Madımak’ta Yaşananlar Hafızalarımızdan Silinmiyor
1993 yılında Sivas Madımak Oteli’nde yaşanan katliamı, aradan geçen yıllara rağmen yüreklerimizi yakmaya devam ediyor. O gün, düşünce ve ifade özgürlüğünün engellendiği, dinî fanatizmle pekişen bir saldırı sonucunda onlarca insanımız yaşamını yitirdi. Bu olay, tarihe kara bir leke olarak geçti.

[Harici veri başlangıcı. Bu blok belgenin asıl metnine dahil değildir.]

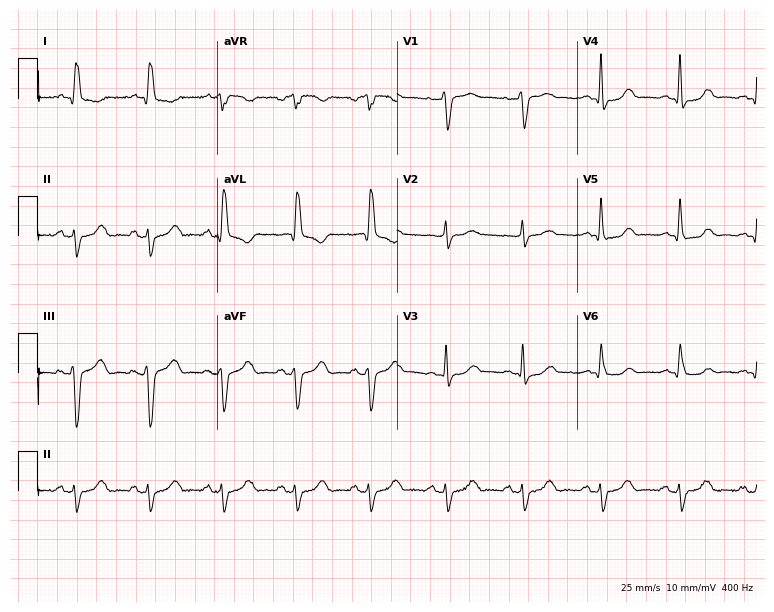
Electrocardiogram, a female, 72 years old. Of the six screened findings (first-degree AV block, right bundle branch block, left bundle branch block, sinus bradycardia, atrial fibrillation, sinus tachycardia), none is recorded.

Hukuki ve Siyasal Sürecin Eleştirisi
Katliamın ardından yaşanan hukuki ve siyasal süreç, bu topraklarda yaşayan halkların kardeşliğine yönelik ciddi bir tehdit olarak hafızalarımızda yer etti. Bu katliamı gerçekleştirenler hukuk önünde hesap vermediği gibi, saldırıyı takip eden süreçte sayısız provokasyon ve gerici saldırılar artarak devam etti. Devletin vatandaşlarının can güvenliğini koruma yükümlülüğünü yerine getirememesi, gözü dönmüş bir kalabalığın 35 canımızı yakmasına sessiz kalması, toplumsal vicdanı derinden yaraladı.

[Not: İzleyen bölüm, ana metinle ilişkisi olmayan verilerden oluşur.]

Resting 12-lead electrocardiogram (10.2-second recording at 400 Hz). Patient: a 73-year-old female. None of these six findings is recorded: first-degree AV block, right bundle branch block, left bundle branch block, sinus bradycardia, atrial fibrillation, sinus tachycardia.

Adaletin Yerine Getirilmemesi
Katliamın failleri zaman aşımı gibi utanç verici bir sebep bahane edilerek serbest bırakıldı. Düşüncelere, kimliklere, farklılıklara düşman olmanın yarattığı bu insanlık suçunun ideolojik altyapısı ne yazık ki bugün de varlığını sürdürüyor. İfade özgürlüğüne, düşünce yayma hürriyetine ve farklılıklara tahammülsüzlük, uzun süredir demokrasimizi esir etmiş durumda.
Toplumsal Hafızanın Önemi
Bu katliamların ve insanlık suçlarının bir daha yaşanmaması için farklı kimliklere ve farklı düşüncelere tahammülsüzlüğü besleyen siyasal yapıyı değiştirmek zorundayız. Her fırsatta toplumsal hafızamızı diri tutmalı, yaşanan katliamları anlatmalı ve aktarmalıyız. Bu topraklarda bir kişinin daha dini, dili, etnik kimliği, düşüncesi, inancı veya inançsızlığı yüzünden katledilmesine izin vermeyeceğiz.
Sivas Katliamı’nda Kaybettiklerimizi Saygıyla Anıyoruz
Sivas katliamında yitirdiğimiz canlarımızı saygıyla anıyoruz. Muharrem Ayı'nın önemine dair konuşmalar yapıldı; ancak Sivas katliamıyla ilgili de konuşulmasını beklerdik. Katliamın acısını unutmadık, unutturmayacağız.